WHAT TO PRODUCE:
Return every record below exactly; leave out the images.

Extracted data entries

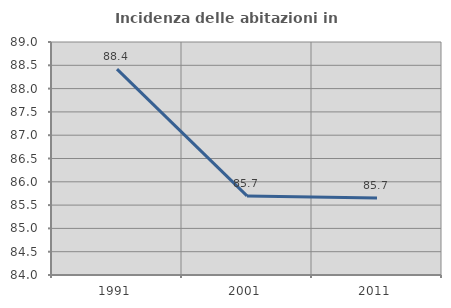
| Category | Incidenza delle abitazioni in proprietà  |
|---|---|
| 1991.0 | 88.418 |
| 2001.0 | 85.697 |
| 2011.0 | 85.651 |
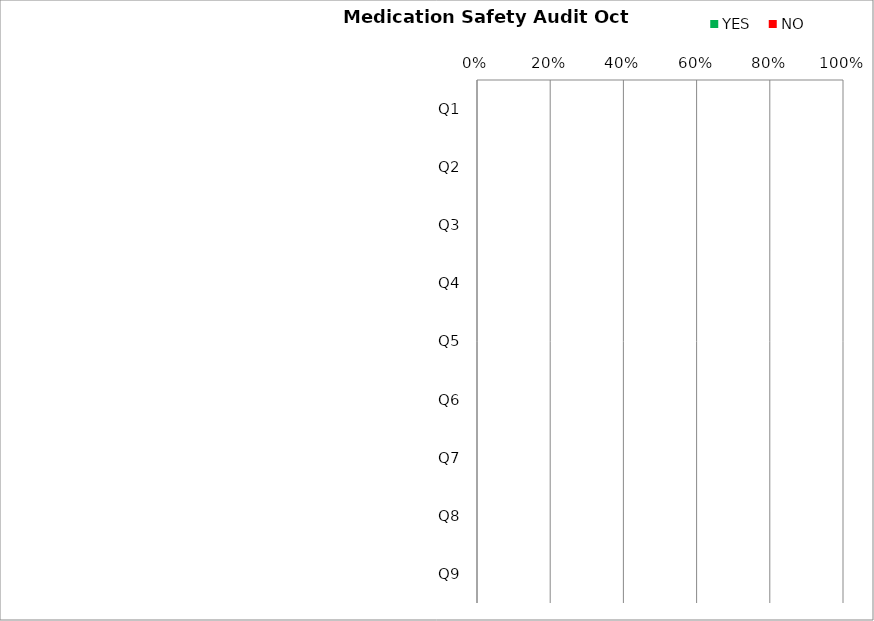
| Category | YES | NO |
|---|---|---|
| Q1 | 0 | 0 |
| Q2 | 0 | 0 |
| Q3 | 0 | 0 |
| Q4 | 0 | 0 |
| Q5 | 0 | 0 |
| Q6 | 0 | 0 |
| Q7 | 0 | 0 |
| Q8 | 0 | 0 |
| Q9 | 0 | 0 |
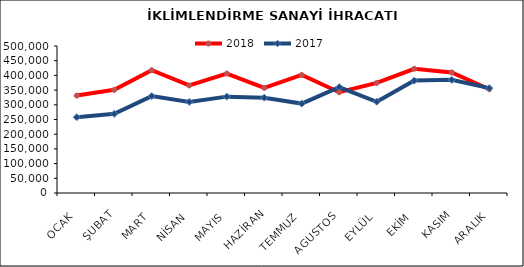
| Category | 2018 | 2017 |
|---|---|---|
| OCAK | 331308.776 | 257694.123 |
| ŞUBAT | 350922.1 | 269330.11 |
| MART | 417498.915 | 329519.413 |
| NİSAN | 365936.321 | 309734.945 |
| MAYIS | 406284.347 | 327785.217 |
| HAZİRAN | 357654.24 | 324148.236 |
| TEMMUZ | 401517.577 | 304112.897 |
| AGUSTOS | 342751.879 | 360308.326 |
| EYLÜL | 374336.049 | 310390.505 |
| EKİM | 422536.865 | 382331.833 |
| KASIM | 410024.768 | 384804.532 |
| ARALIK | 352948.759 | 356649.667 |
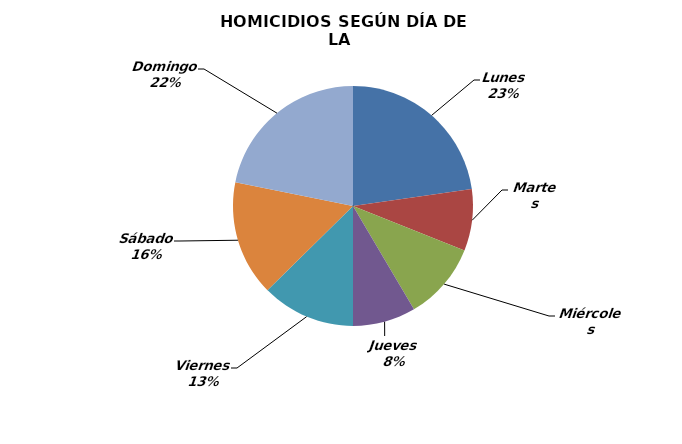
| Category | Series 0 |
|---|---|
| Lunes | 126 |
| Martes | 46 |
| Miércoles | 58 |
| Jueves | 47 |
| Viernes | 70 |
| Sábado | 86 |
| Domingo | 121 |
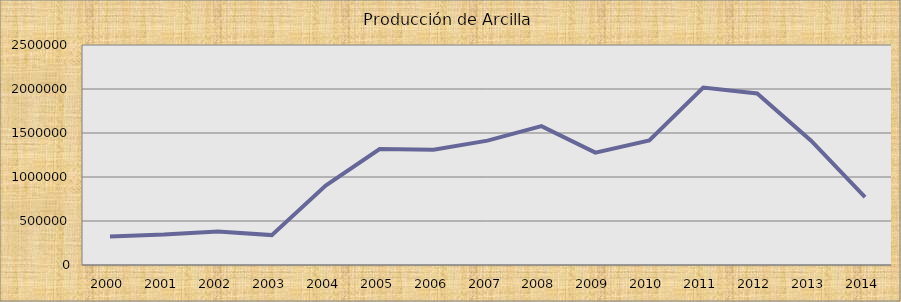
| Category | Series 0 |
|---|---|
| 2000.0 | 324671.2 |
| 2001.0 | 345474.13 |
| 2002.0 | 381872.53 |
| 2003.0 | 339566.64 |
| 2004.0 | 902517.89 |
| 2005.0 | 1318356.13 |
| 2006.0 | 1309343.06 |
| 2007.0 | 1413418.92 |
| 2008.0 | 1577932.61 |
| 2009.0 | 1276529.28 |
| 2010.0 | 1414852.68 |
| 2011.0 | 2016027 |
| 2012.0 | 1949509.49 |
| 2013.0 | 1412989.66 |
| 2014.0 | 770936.72 |
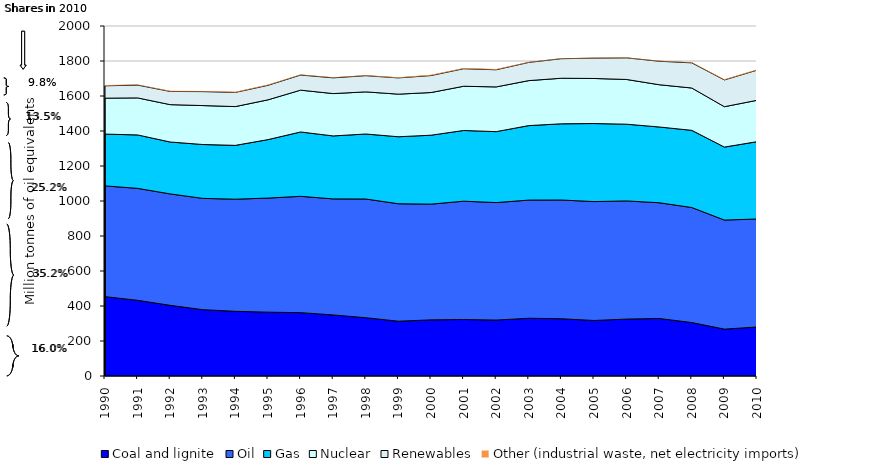
| Category | Coal and lignite | Oil | Gas | Nuclear | Renewables | Other (industrial waste, net electricity imports) |
|---|---|---|---|---|---|---|
| 1990.0 | 453.431 | 632.935 | 295.934 | 205.205 | 70.724 | 5.089 |
| 1991.0 | 432.512 | 639.631 | 305.417 | 211.54 | 73.145 | 3.124 |
| 1992.0 | 403.792 | 636.771 | 296.559 | 213.494 | 75.278 | 3.937 |
| 1993.0 | 379.015 | 635.947 | 307.831 | 222.483 | 79.779 | 3.925 |
| 1994.0 | 369.73 | 640.568 | 307.586 | 221.591 | 80.798 | 4.002 |
| 1995.0 | 364.71 | 651.906 | 334.141 | 227.301 | 82.92 | 4.538 |
| 1996.0 | 361.971 | 664.779 | 367.692 | 238.954 | 86.41 | 2.642 |
| 1997.0 | 348.929 | 663.048 | 359.84 | 241.966 | 89.95 | 3.129 |
| 1998.0 | 332.972 | 678.395 | 371.403 | 240.716 | 92.509 | 2.825 |
| 1999.0 | 313.156 | 671.215 | 382.794 | 243.431 | 92.765 | 3.677 |
| 2000.0 | 320.845 | 661.154 | 393.935 | 243.841 | 96.98 | 4.501 |
| 2001.0 | 322.724 | 676.221 | 404.047 | 252.665 | 99.985 | 3.938 |
| 2002.0 | 319.726 | 671.18 | 405.498 | 255.556 | 97.773 | 4.536 |
| 2003.0 | 330.051 | 675.205 | 425.596 | 257.017 | 103.952 | 3.008 |
| 2004.0 | 327.159 | 678.529 | 435.469 | 260.286 | 111.609 | 2.637 |
| 2005.0 | 317.303 | 679.346 | 446.003 | 257.516 | 116.038 | 2.965 |
| 2006.0 | 325.305 | 675.111 | 438.506 | 255.499 | 123.416 | 2.325 |
| 2007.0 | 328.707 | 661.305 | 432.963 | 241.41 | 134.117 | 3.347 |
| 2008.0 | 305.518 | 657.193 | 441.01 | 241.909 | 143.774 | 3.637 |
| 2009.0 | 267.918 | 623.159 | 416.962 | 230.767 | 152.729 | 4.723 |
| 2010.0 | 279.97 | 617.094 | 441.796 | 236.563 | 172.142 | 4.022 |

SOLVED EXERCISE:
| Category | Incidenza delle abitazioni in proprietà  |
|---|---|
| 1991.0 | 88.418 |
| 2001.0 | 85.697 |
| 2011.0 | 85.651 |
| Category | YES | NO |
|---|---|---|
| Q1 | 0 | 0 |
| Q2 | 0 | 0 |
| Q3 | 0 | 0 |
| Q4 | 0 | 0 |
| Q5 | 0 | 0 |
| Q6 | 0 | 0 |
| Q7 | 0 | 0 |
| Q8 | 0 | 0 |
| Q9 | 0 | 0 |
| Category | 2018 | 2017 |
|---|---|---|
| OCAK | 331308.776 | 257694.123 |
| ŞUBAT | 350922.1 | 269330.11 |
| MART | 417498.915 | 329519.413 |
| NİSAN | 365936.321 | 309734.945 |
| MAYIS | 406284.347 | 327785.217 |
| HAZİRAN | 357654.24 | 324148.236 |
| TEMMUZ | 401517.577 | 304112.897 |
| AGUSTOS | 342751.879 | 360308.326 |
| EYLÜL | 374336.049 | 310390.505 |
| EKİM | 422536.865 | 382331.833 |
| KASIM | 410024.768 | 384804.532 |
| ARALIK | 352948.759 | 356649.667 |
| Category | Series 0 |
|---|---|
| Lunes | 126 |
| Martes | 46 |
| Miércoles | 58 |
| Jueves | 47 |
| Viernes | 70 |
| Sábado | 86 |
| Domingo | 121 |
| Category | Series 0 |
|---|---|
| 2000.0 | 324671.2 |
| 2001.0 | 345474.13 |
| 2002.0 | 381872.53 |
| 2003.0 | 339566.64 |
| 2004.0 | 902517.89 |
| 2005.0 | 1318356.13 |
| 2006.0 | 1309343.06 |
| 2007.0 | 1413418.92 |
| 2008.0 | 1577932.61 |
| 2009.0 | 1276529.28 |
| 2010.0 | 1414852.68 |
| 2011.0 | 2016027 |
| 2012.0 | 1949509.49 |
| 2013.0 | 1412989.66 |
| 2014.0 | 770936.72 |
| Category | Coal and lignite | Oil | Gas | Nuclear | Renewables | Other (industrial waste, net electricity imports) |
|---|---|---|---|---|---|---|
| 1990.0 | 453.431 | 632.935 | 295.934 | 205.205 | 70.724 | 5.089 |
| 1991.0 | 432.512 | 639.631 | 305.417 | 211.54 | 73.145 | 3.124 |
| 1992.0 | 403.792 | 636.771 | 296.559 | 213.494 | 75.278 | 3.937 |
| 1993.0 | 379.015 | 635.947 | 307.831 | 222.483 | 79.779 | 3.925 |
| 1994.0 | 369.73 | 640.568 | 307.586 | 221.591 | 80.798 | 4.002 |
| 1995.0 | 364.71 | 651.906 | 334.141 | 227.301 | 82.92 | 4.538 |
| 1996.0 | 361.971 | 664.779 | 367.692 | 238.954 | 86.41 | 2.642 |
| 1997.0 | 348.929 | 663.048 | 359.84 | 241.966 | 89.95 | 3.129 |
| 1998.0 | 332.972 | 678.395 | 371.403 | 240.716 | 92.509 | 2.825 |
| 1999.0 | 313.156 | 671.215 | 382.794 | 243.431 | 92.765 | 3.677 |
| 2000.0 | 320.845 | 661.154 | 393.935 | 243.841 | 96.98 | 4.501 |
| 2001.0 | 322.724 | 676.221 | 404.047 | 252.665 | 99.985 | 3.938 |
| 2002.0 | 319.726 | 671.18 | 405.498 | 255.556 | 97.773 | 4.536 |
| 2003.0 | 330.051 | 675.205 | 425.596 | 257.017 | 103.952 | 3.008 |
| 2004.0 | 327.159 | 678.529 | 435.469 | 260.286 | 111.609 | 2.637 |
| 2005.0 | 317.303 | 679.346 | 446.003 | 257.516 | 116.038 | 2.965 |
| 2006.0 | 325.305 | 675.111 | 438.506 | 255.499 | 123.416 | 2.325 |
| 2007.0 | 328.707 | 661.305 | 432.963 | 241.41 | 134.117 | 3.347 |
| 2008.0 | 305.518 | 657.193 | 441.01 | 241.909 | 143.774 | 3.637 |
| 2009.0 | 267.918 | 623.159 | 416.962 | 230.767 | 152.729 | 4.723 |
| 2010.0 | 279.97 | 617.094 | 441.796 | 236.563 | 172.142 | 4.022 |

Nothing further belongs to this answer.